* ASSIGNED TASK *
Retype, without pictures, the line holding "Driftsschema" and each line below it through the final line.

* DATA PROVIDED *
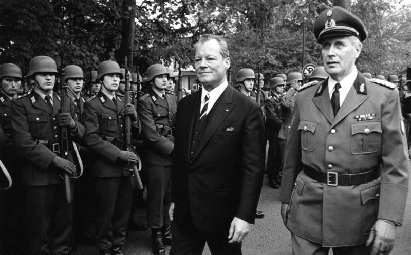 22.10.1969 Amtseinführung von Bundeskanzler Willy Brandt
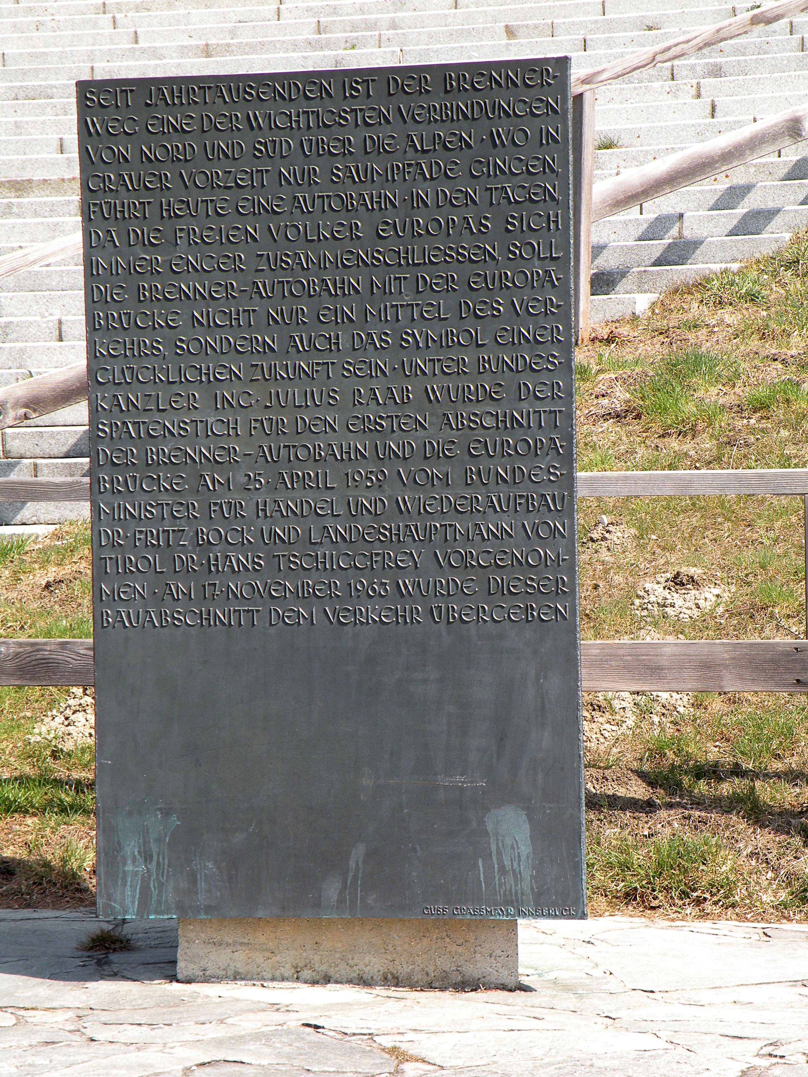 Мемориал строителям Евромоста This media shows the remarkable cultural object in the Austrian state of Tyrol listed by the Tyrolean Art Cadastre with the ID 41742. (on tirisMaps, on tirisdienste.at, pdf, more images on Commons)
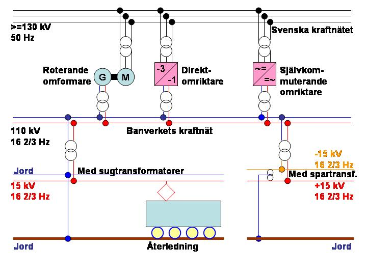 Driftsschema
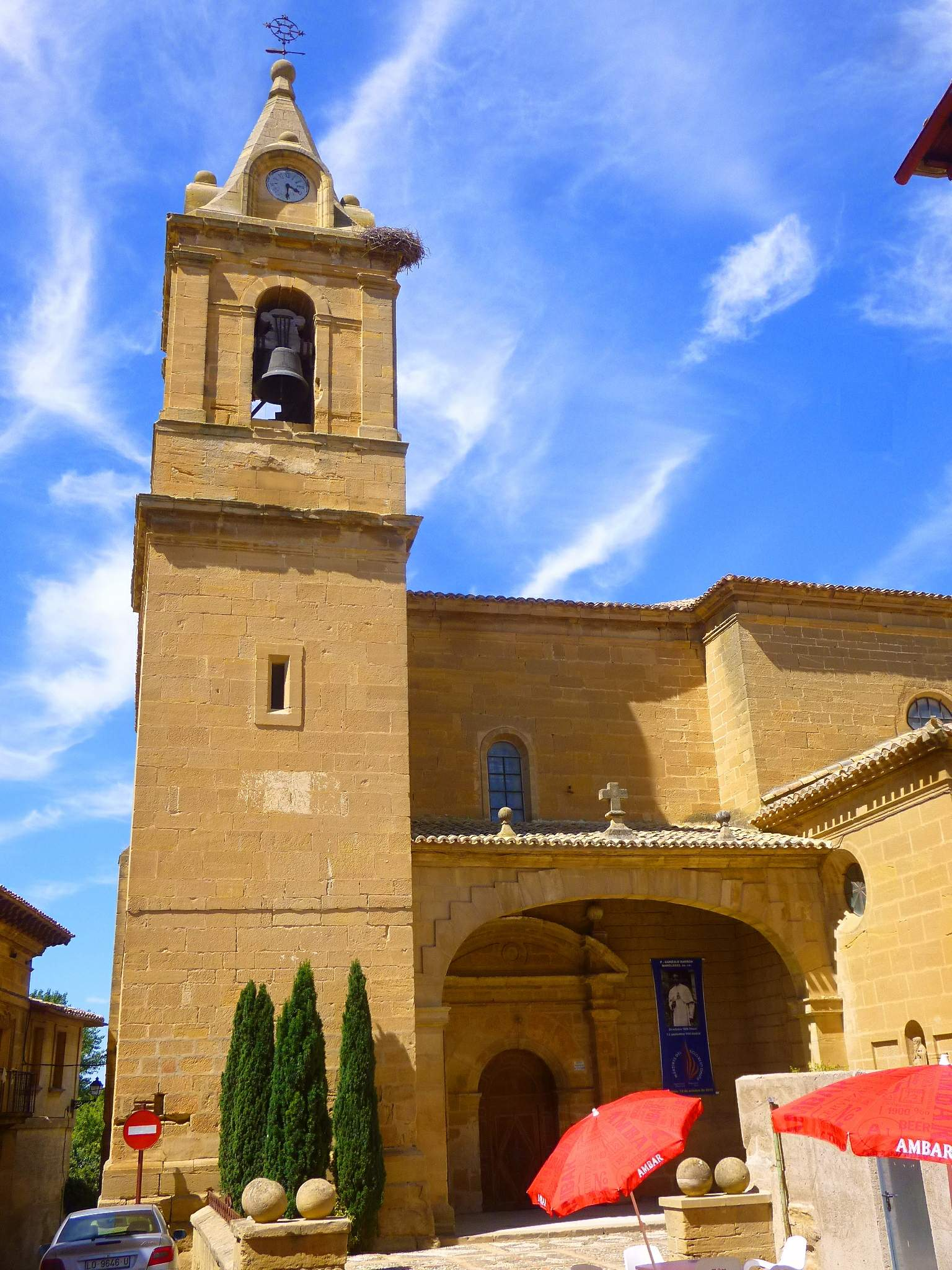 Iglesia de San Salvador (Ollauri, La Rioja, España)

* OUTPUT BELOW *
 Driftsschema
 Iglesia de San Salvador (Ollauri, La Rioja, España)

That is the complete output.